Bourdain notes that children are being taught to recognize, if not venerate, the near omnipresent pictures of hijackers and political prisoners. The camera repeatedly lingers on a wall mural of Leila Khaled, who hijacked a TWA plane in 1969 and was arrested during an attempted hijack of an El Al plane in 1970. The children being exposed to this image, Bourdain points out, is a “recipe for unruly behavior.”
“Here are kids 4 to 5 years old, every day looking at somebody who brought down a plane,” Bourdain asks his host. “I’m not questioning why that is, but do you think it’s helpful?” He is told that it is the mentality of people who have long been “under occupation, under their heels.” His host also claims that Mohammad Assaf, the winner of “Arab Idol,” is more recognizable among area kids than Abu Mazen (Palestinian Authority President Mahmoud Abbas) or Yasser Arafat.

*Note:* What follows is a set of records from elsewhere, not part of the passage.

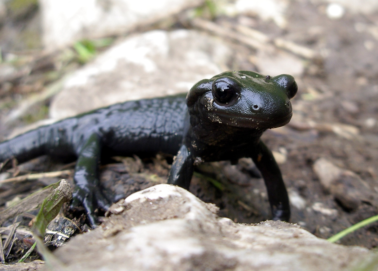 Salamandra atra (Alpine Salamander) on Triglav in Slovenia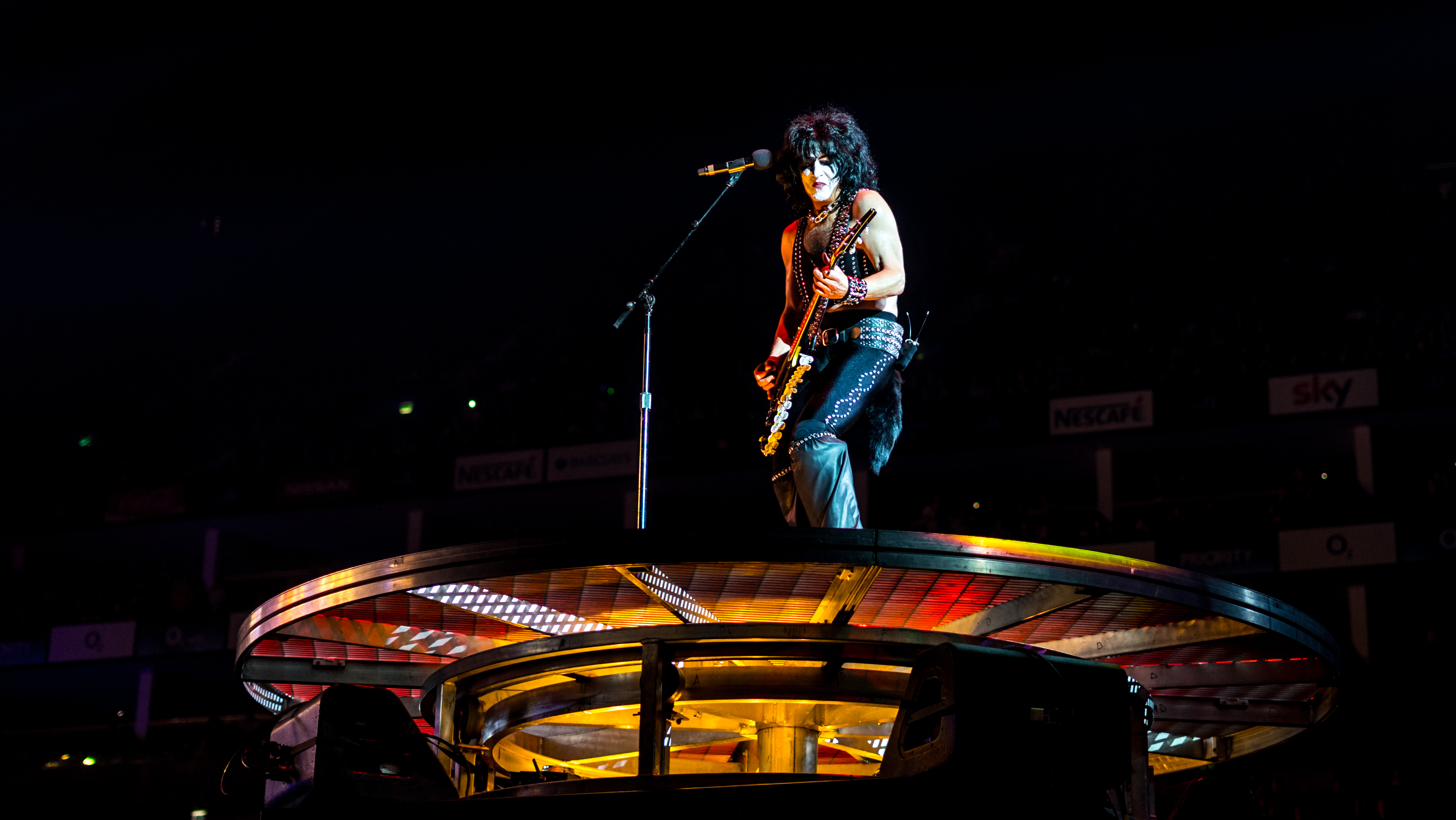 KissO2310517-34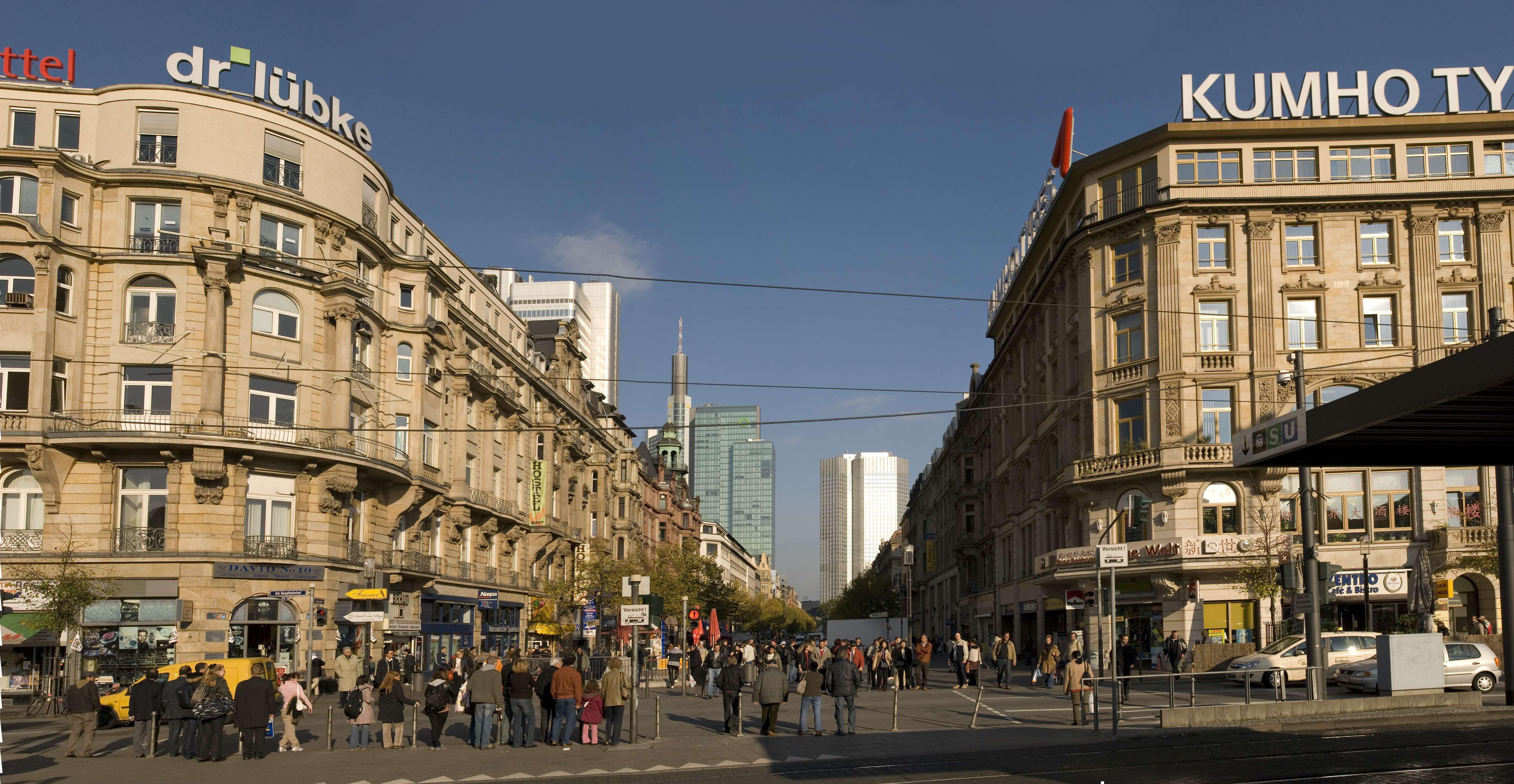 Kaiserstraße Frankfurt, Kaisersack vom Bahnhofsvorplatz gesehen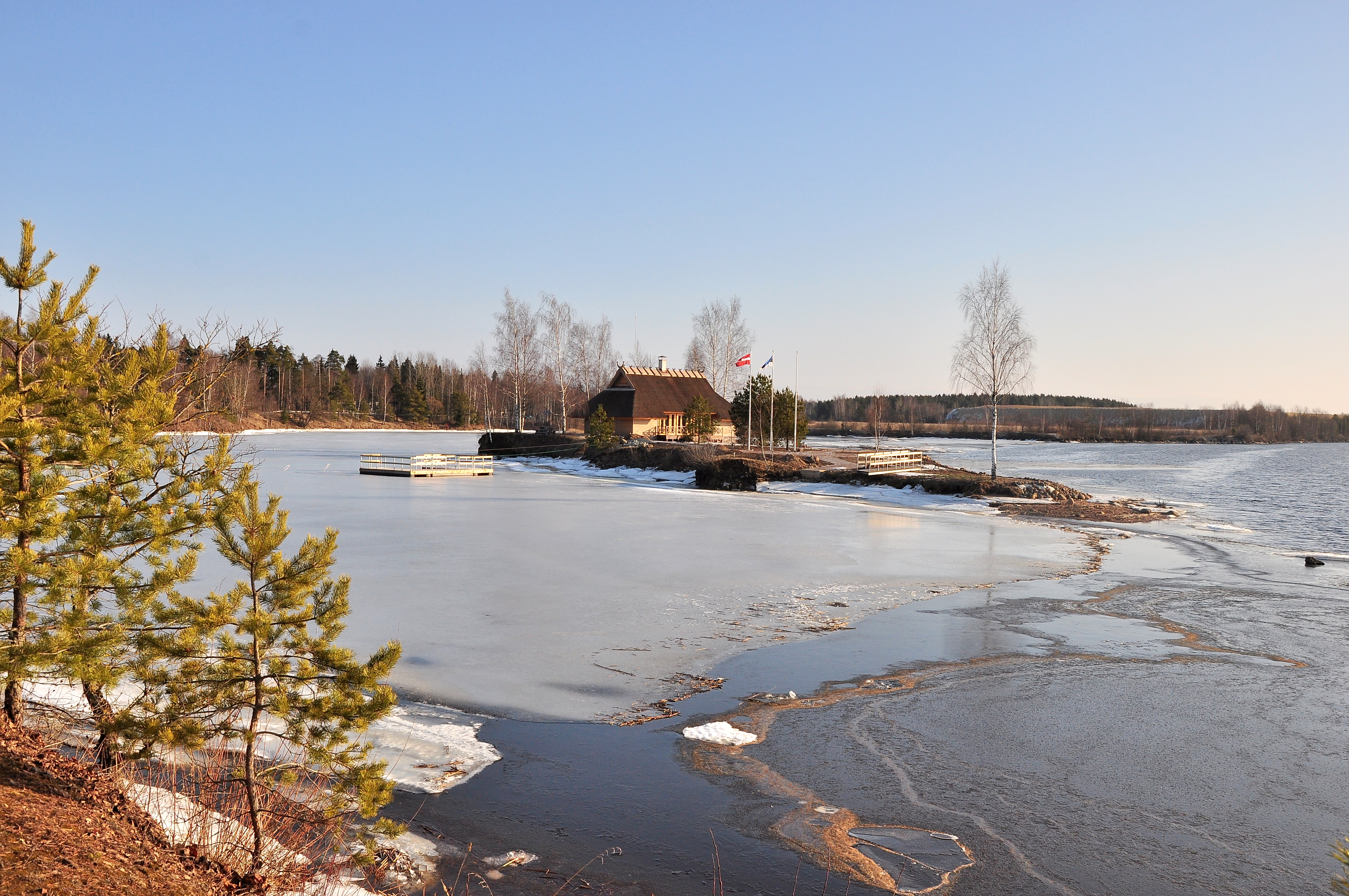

Ottolenghi rejoins Bourdain to take him to the restaurant Majda in Ein Rafa, an Israeli Arab village west of Jerusalem, where a Jewish-Muslim couple feed Bourdain fresh vegetarian food reflecting “their common backgrounds and commonalities,” including zucchini with mint and apricot.
Bourdain also visits Gaza, where he notes that Hamas, “considered a terrorist organization by both the US and Israel,” was elected as leaders in 2006. His host is Laila El-Haddad, author of “The Gaza Kitchen,” who currently lives in Maryland (though no indication is given of this fact in the show). She serves him the Gazan dish maqluba, and brings Bourdain to eat fire-roasted watermelon among a gathering of community elders.
The show closes with Bourdain talking to Natan Galkowicz, proprietor of Mides Brazilian Restaurant in the Negev kibbutz Bror Hayil near the Gaza border, whose daughter Dana was killed in 2005 outside her home, three months before her wedding, by a mortar fired by Hamas.
“I know that my daughter was killed for no reason, and I know that people on the other side have been killed for no reason,” Galkowicz tells Bourdain. “Bottom line is, let’s stop with the suffering.”